This paper presents meta-homogenization, a spatially varying homogenization scheme for knitwear simulation. We are motivated by the observation that macro-scale fabric dynamics is strongly correlated with its underlying knitting patterns. Therefore, homogenization towards a single material is less effective when the knitting is complex and non-repetitive. Our method tackles this challenge by homogenizing the yarn-level material locally at volumetric elements. Assigning a virtual volume of a knitting structure enables us to model bending and twisting effects via a simple volume-preserving penalty and thus effectively alleviates the material nonlinearity. We employ an adjoint Gauss-Newton formulation to battle the dimensionality challenge of such per-element material optimization. This intuitive material model makes the forward simulation GPU-friendly. To this end, our pipeline also equips a novel domain-decomposed subspace solver crafted for GPU projective dynamics, which makes our simulator hundreds of times faster than the yarn-level simulator. Experiments validate the capability and effectiveness of meta-homogenization. Our method produces realistic animations of knitwear matching the quality of full-scale yarn-level simulations. It is also orders of magnitude faster than existing homogenization techniques in both the training and simulation stages.

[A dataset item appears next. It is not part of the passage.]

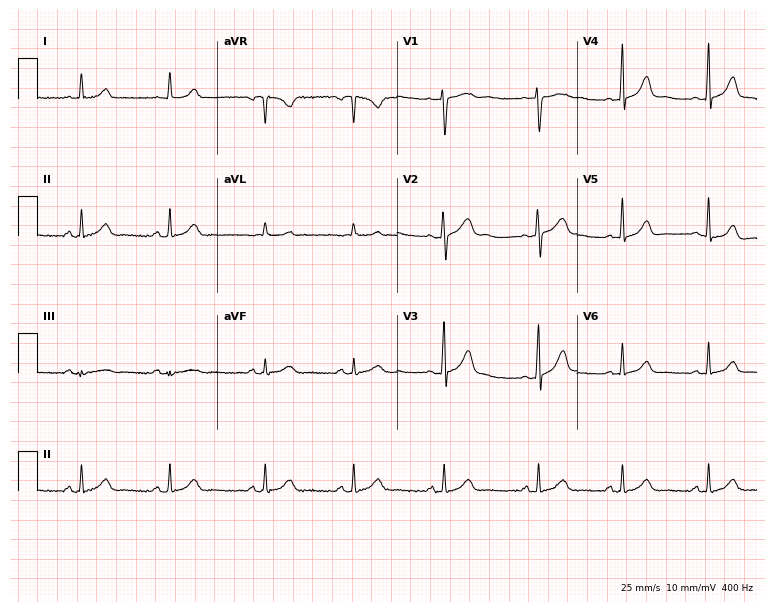
12-lead ECG from a 22-year-old woman. No first-degree AV block, right bundle branch block (RBBB), left bundle branch block (LBBB), sinus bradycardia, atrial fibrillation (AF) or sinus tachycardia recorded for this tracing.

翻译：本文提出元均匀化方法，一种用于针织品仿真的空间变化均匀化方案。我们的研究动机源于观察到宏观织物动力学与其底层编织图案存在强相关性。因此，当编织结构复杂且非重复时，向单一材料进行均匀化的效果有限。本方法通过在体素单元局部对纱线级材料进行均匀化来应对这一挑战。通过为编织结构分配虚拟体积，我们能够通过简单的体积保持惩罚项来模拟弯曲和扭转效应，从而有效缓解材料非线性。我们采用伴随高斯-牛顿公式应对这种逐单元材料优化的维度挑战。这种直观的材料模型使正向仿真适配GPU计算。为此，我们的流程还配备了专为GPU投影动力学设计的新型域分解子空间求解器，这使得我们的仿真器比纱线级仿真器快数百倍。实验验证了元均匀化方法的能力与有效性。我们的方法能生成与全尺度纱线级仿真质量相当的逼真针织品动画，且在训练和仿真阶段均比现有均匀化技术快数个数量级。